Sid heard the grin in his voice. “No. But Ms. Mysterious did.” No response to that. Sid kept her arm firmly in place. It was easier to talk in the dark. “She thought I was gay because I...hit things. I’d never thought of carpentry and drumming as hitting things. I’d been so pumped up to get to talk to the band that it threw me. I brushed her off and left.” Threw – hah. The incident had freaked her out, but she wasn’t going to tell anyone that.
Taylor still didn’t respond. She rolled onto her side and tucked her arm under her head. Taylor now sat cross-legged on the hideous red shag rug that she could never talk her dad into replacing. With elbows on knees, he propped his chin on folded hands. His expression was blank. His expression was never blank. Guys always tried to get him to play poker because his face was so easy to read. Fortunately for him and his cash, he knew it.
She propped herself up on her elbow. “You don’t seem surprised that some volleyball chick thought I might want to date.”
“What do you want me to say, Sid?”
“Do you think I’m gay?”
“Does it matter?”
“I guess not, but why do people think I should be? Why do you think I should be?”
“I don’t know. You just aren’t interested in, you know, girl stuff. Any girl stuff. You don’t even have any friends who are girls.”

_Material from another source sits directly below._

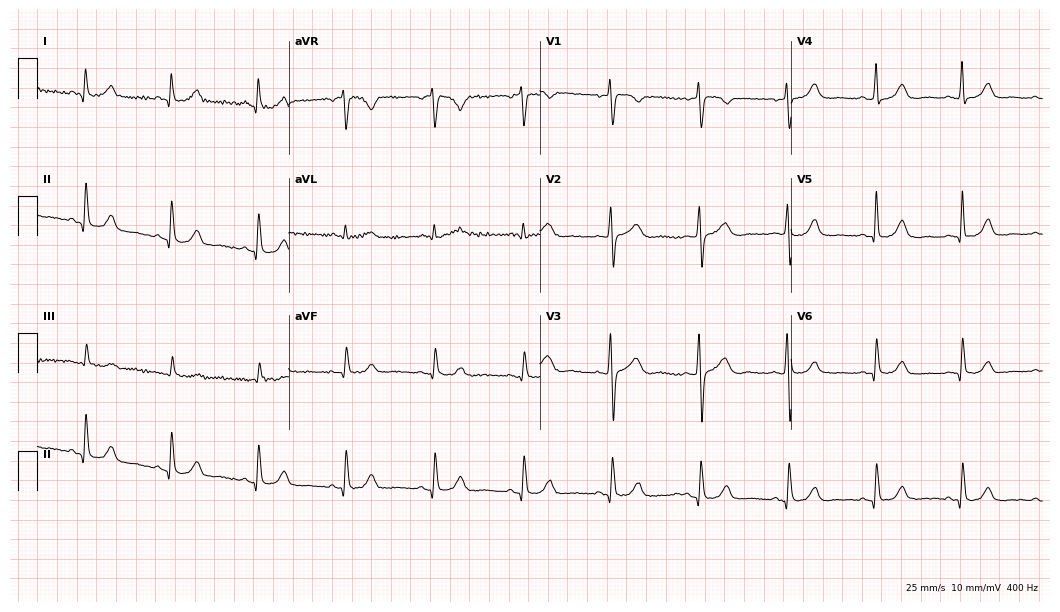
12-lead ECG from a female patient, 66 years old (10.2-second recording at 400 Hz). Recorded interpretation: within normal limits.

Sid glanced down at her band t-shirt and baggy cargoes. Girl stuff. Did Taylor mean clothes and makeup and all that? What was wrong with the way she dressed? It was the same way Devin dressed. And it wasn’t like she had a mom around to teach her. “So? Girls are interested in all sorts of things. It’s like how Narain says that sometimes people will be surprised he doesn’t have an accent because they think he looks like he should. Well, I should be able to dress or act any way I want without someone deciding it means something it doesn’t.”

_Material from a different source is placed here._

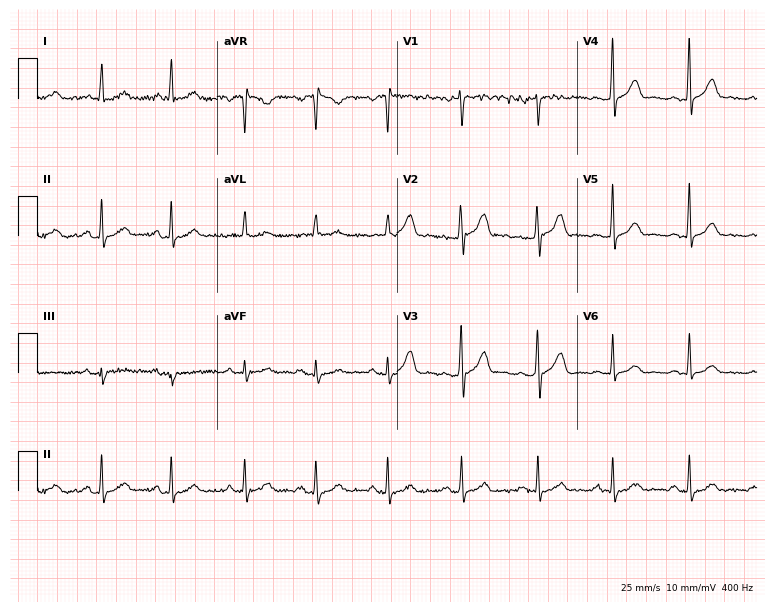
12-lead ECG from a 36-year-old female. Recorded interpretation: within normal limits.

Taylor’s expression rippled with uncertainty. He straightened and shrugged. “No big deal, Sid. Now Ms. Mysterious knows you’re not interested.”
“Yeah. You’re right.” Sid swung into a sitting position and braced her hands on the seat of the so
fa. Her shoulders were throbbing from the extended workout. So were her wrists, and bending them sent sharp pains up her arms, so she leaned back and rubbed them. Her mind jumped back to The Fourth Down. “Now how am I supposed to get the band’s attention? Only the lead guitar is in our grade and I don’t have any classes with him. They’re totally unapproachable at school unless you’re, well, way cooler than I am. That party was my big chance and I blew it because I panicked.”
“There’ll be more parties.”
“But they’re looking for a drummer now. I’m so sick of practising in the basement, Tay. It was great when Devin was home and I could jam with his band, but since he left for college it’s been brutal. I’ve got to get in with tfd. I’m good enough now. I’m ready to play. Really play.” She sighed.
“I don’t know if tfd’s the best choice...”
“But they are the best, around here anyway. And that’s what I want: a shot at being best.”
He looked skeptical. “They’re really into that rock ‘n roll party image.” Everyone knew tfd’s drummer had been drunk when he’d slammed into that light standard. Taylor had been friends with the guy back in elementary school and they’d stayed friendly. The funeral had shaken Taylor up, having happened less than a year after his cousin died the same way.
Sid searched for words to assure him that she’d never fall into that; she only wanted to play. Before she could speak, Taylor pushed to his feet. “While you’re planning your big break I gotta show you something.” He tugged at his jeans as a smile played at the corners of his mouth.
Sid stood, relieved he’d changed the subject. With or without his help, she’d find a way to get in tight with the band. She rolled her shoulders and stretched her hands toward the low tiled ceiling, almost touching it.